→ The problem
Start with the line that holds "Fracture: 200 458 366 571.". Please copy it and each remaining line below exactly, leaving pictures out.

(Data excerpts)
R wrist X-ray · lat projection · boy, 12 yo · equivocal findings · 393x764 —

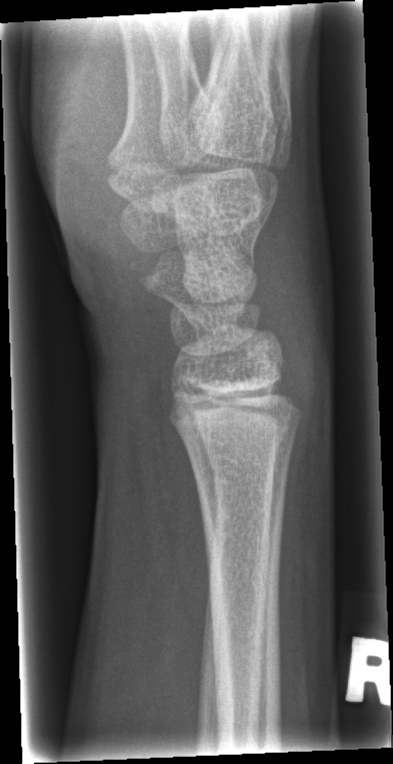
fracture = none labeled
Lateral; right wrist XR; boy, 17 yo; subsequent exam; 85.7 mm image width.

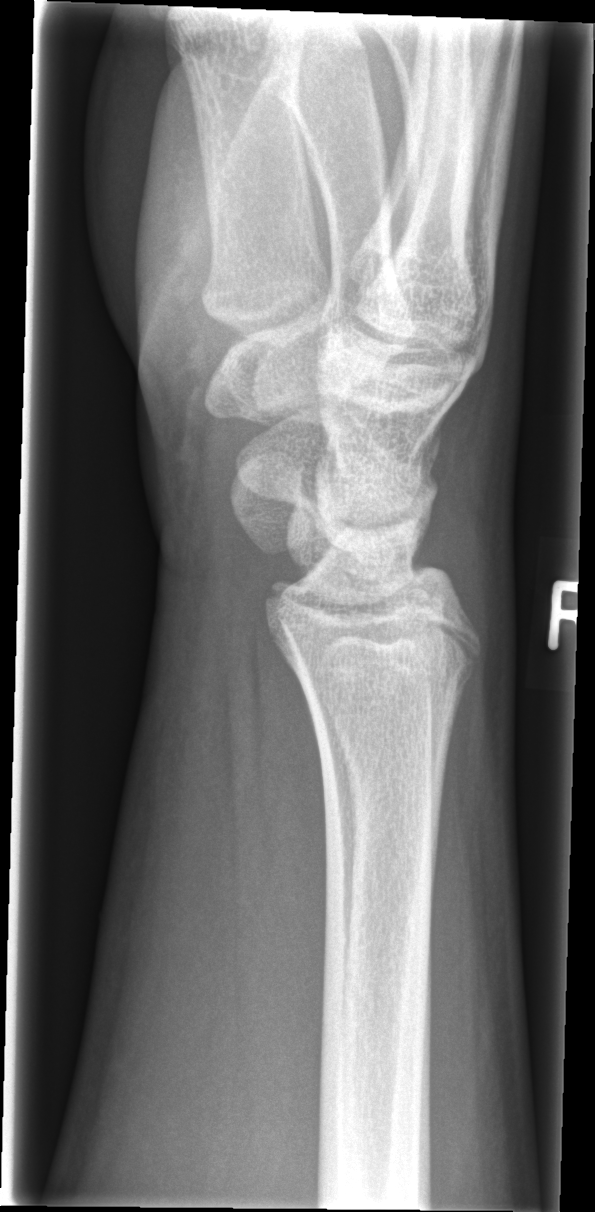 Fx: 1 @ [x1=293, y1=646, x2=485, y2=709]
AO code: 23r-M/2.1
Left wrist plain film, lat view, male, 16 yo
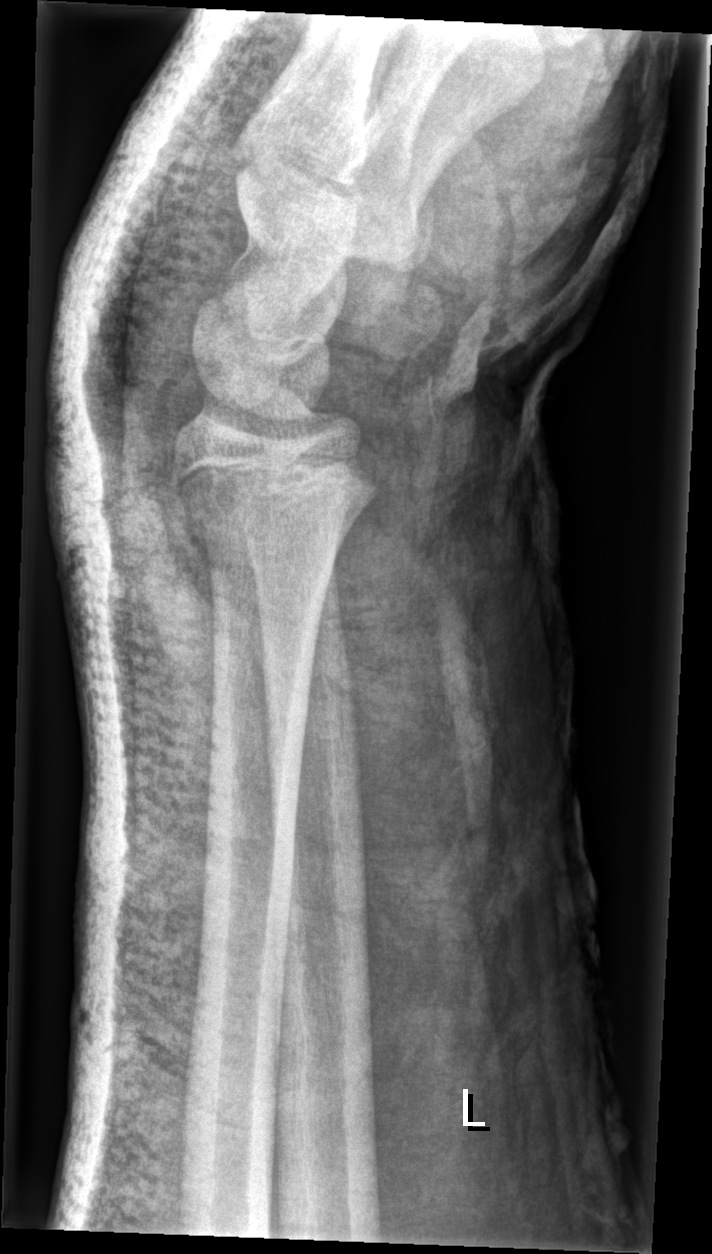
(bounding boxes in image-pixel xyxy)
Bone fracture = 1 @ bbox(167, 439, 383, 537)
AO classification = 23r-E/2.1
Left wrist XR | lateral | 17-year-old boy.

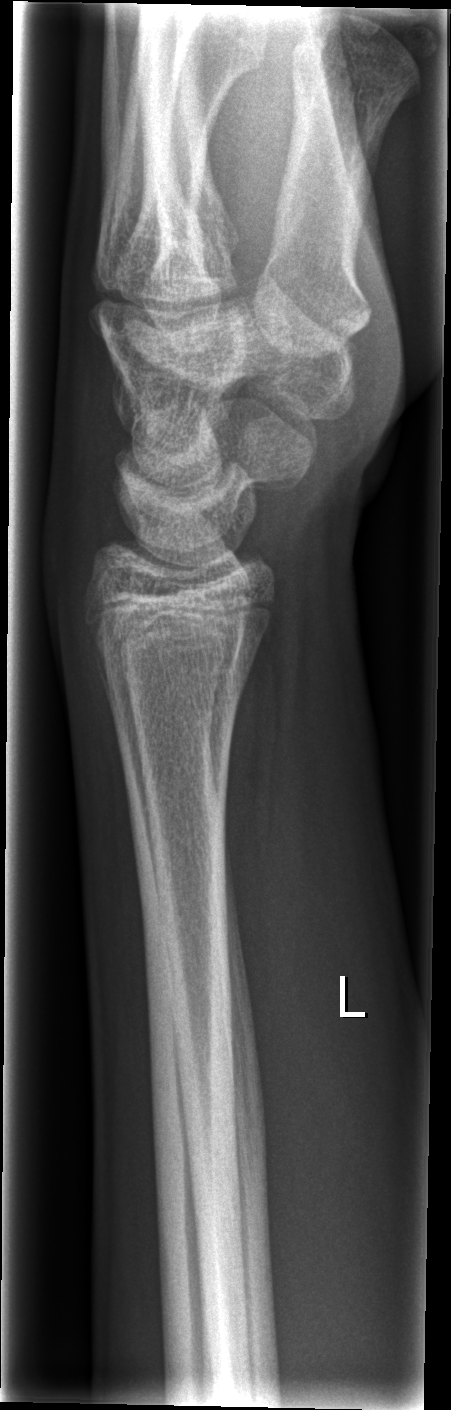 {"fracture": "none labeled"}
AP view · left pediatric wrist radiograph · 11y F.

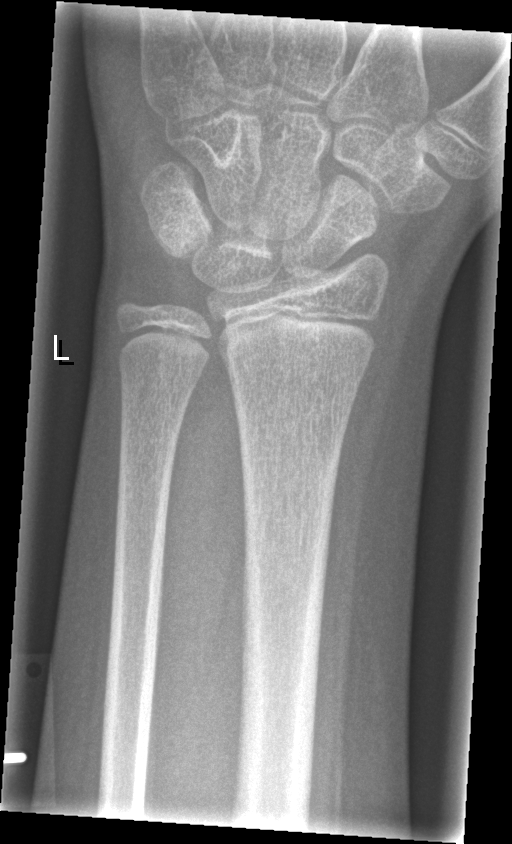
Fx — (224, 344, 368, 402).
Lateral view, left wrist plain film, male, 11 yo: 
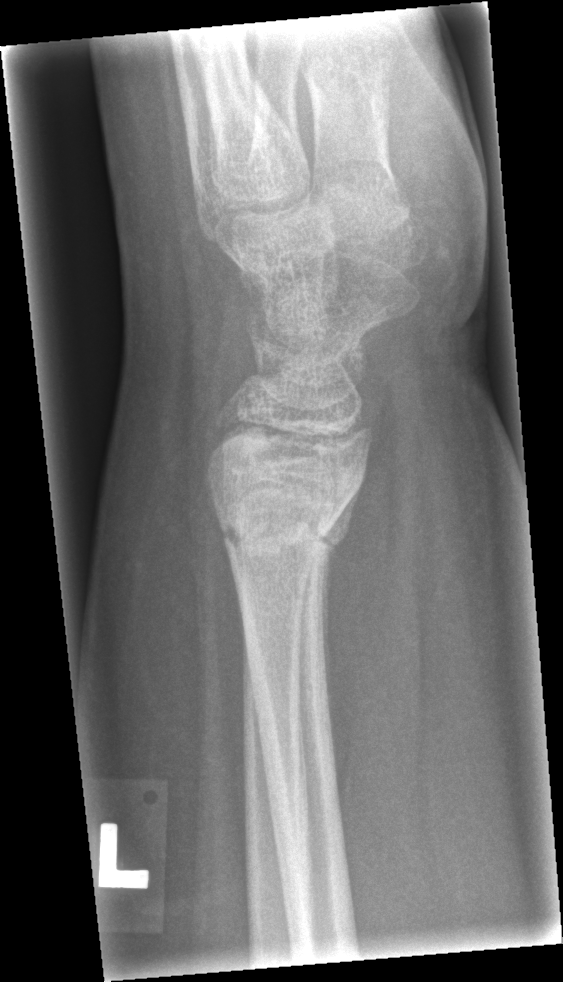
Boxes as x1,y1,x2,y2 (top-left / bottom-right, pixel units).
Fracture classified AO/OTA 23r-M/3.1; 23u-E/7.
Fracture: 200 458 366 571.
Osteopenic.
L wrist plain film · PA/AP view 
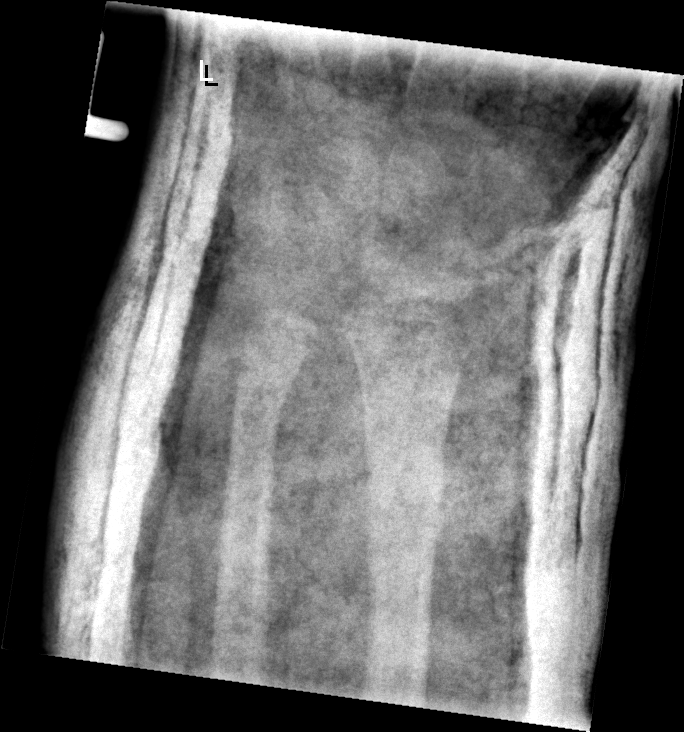 Findings: Fracture classified AO/OTA 23r-M/3.1; 23u-M/2.1. Fracture present but not clearly seen in this view.
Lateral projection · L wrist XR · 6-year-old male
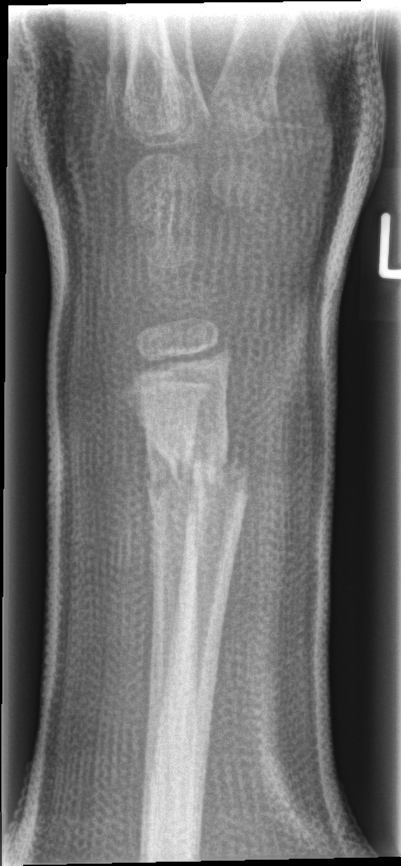 {"fracture": "1 @ [138, 427, 253, 515]", "ao": "23-M/3.1"}
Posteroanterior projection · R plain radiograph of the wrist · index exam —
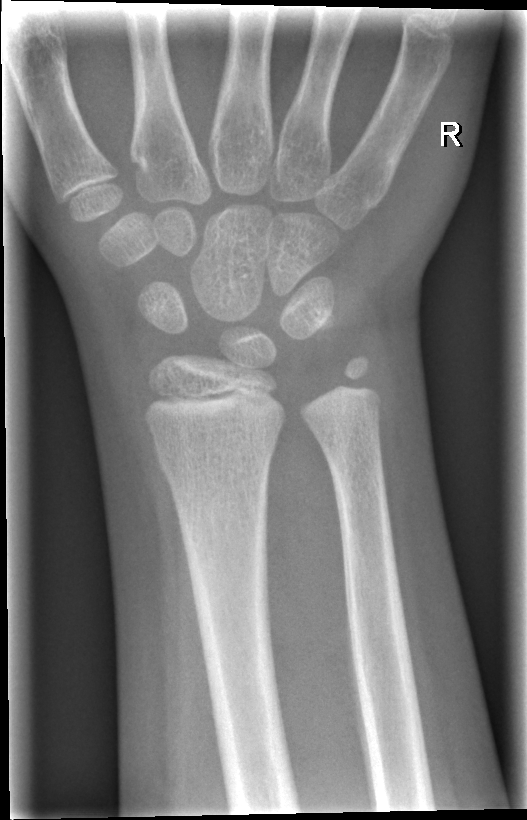 # coordinates are [x1, y1, x2, y2] in image pixels
fracture: 1 @ (153, 435, 280, 483)
ao: 23r-M/2.1
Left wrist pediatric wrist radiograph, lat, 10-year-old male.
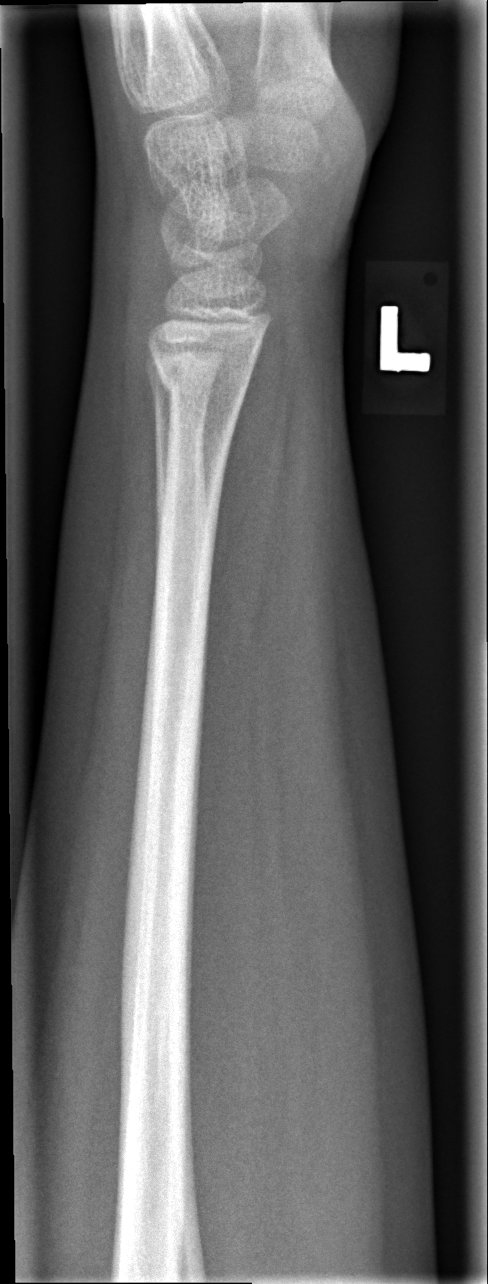

(boxes as x1,y1,x2,y2 (top-left / bottom-right, pixel units))
AO/OTA: 23r-M/2.1
Fx: [x1=152, y1=350, x2=254, y2=420]
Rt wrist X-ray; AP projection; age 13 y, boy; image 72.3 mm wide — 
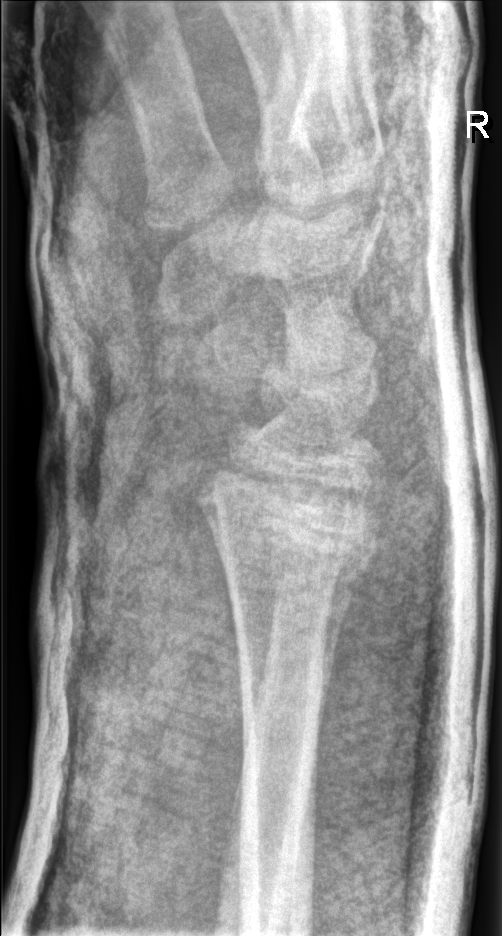
Fx: (193, 449, 389, 594)
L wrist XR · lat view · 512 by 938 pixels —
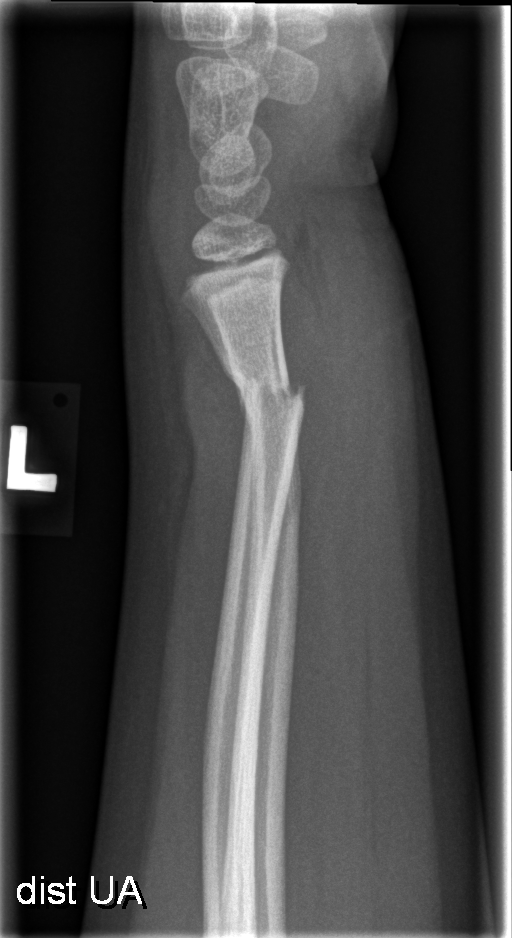 Pronator quadratus fat-pad sign identified at bbox(282, 258, 368, 582).
One bone fracture at bbox(225, 373, 309, 426).
Fracture classified AO/OTA 23-M/3.1.
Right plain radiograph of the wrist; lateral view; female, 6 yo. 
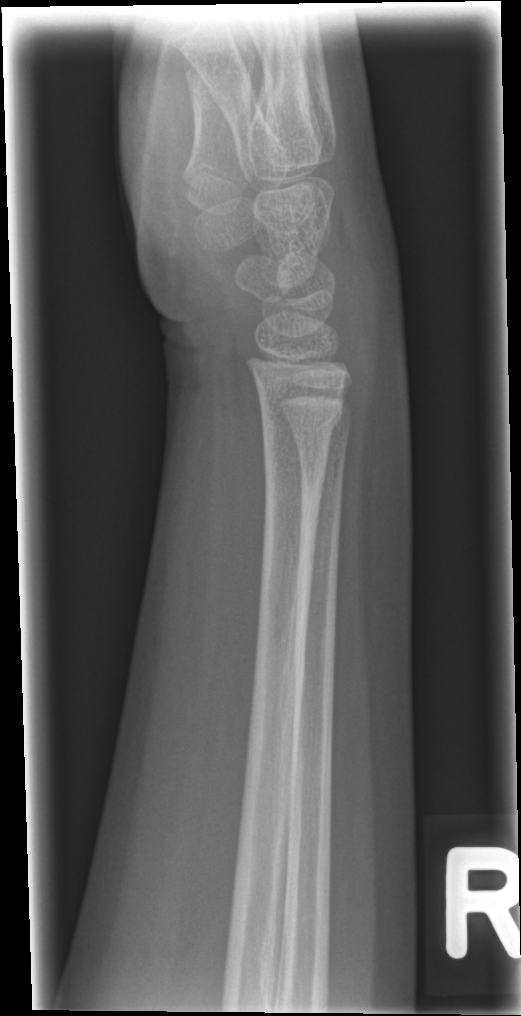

→ Response below
Fracture: 200 458 366 571.
Osteopenic.
L wrist plain film · PA/AP view 
 Findings: Fracture classified AO/OTA 23r-M/3.1; 23u-M/2.1. Fracture present but not clearly seen in this view.
Lateral projection · L wrist XR · 6-year-old male
 {"fracture": "1 @ [138, 427, 253, 515]", "ao": "23-M/3.1"}
Posteroanterior projection · R plain radiograph of the wrist · index exam —
 # coordinates are [x1, y1, x2, y2] in image pixels
fracture: 1 @ (153, 435, 280, 483)
ao: 23r-M/2.1
Left wrist pediatric wrist radiograph, lat, 10-year-old male.

(boxes as x1,y1,x2,y2 (top-left / bottom-right, pixel units))
AO/OTA: 23r-M/2.1
Fx: [x1=152, y1=350, x2=254, y2=420]
Rt wrist X-ray; AP projection; age 13 y, boy; image 72.3 mm wide — 
Fx: (193, 449, 389, 594)
L wrist XR · lat view · 512 by 938 pixels —
 Pronator quadratus fat-pad sign identified at bbox(282, 258, 368, 582).
One bone fracture at bbox(225, 373, 309, 426).
Fracture classified AO/OTA 23-M/3.1.
Right plain radiograph of the wrist; lateral view; female, 6 yo. 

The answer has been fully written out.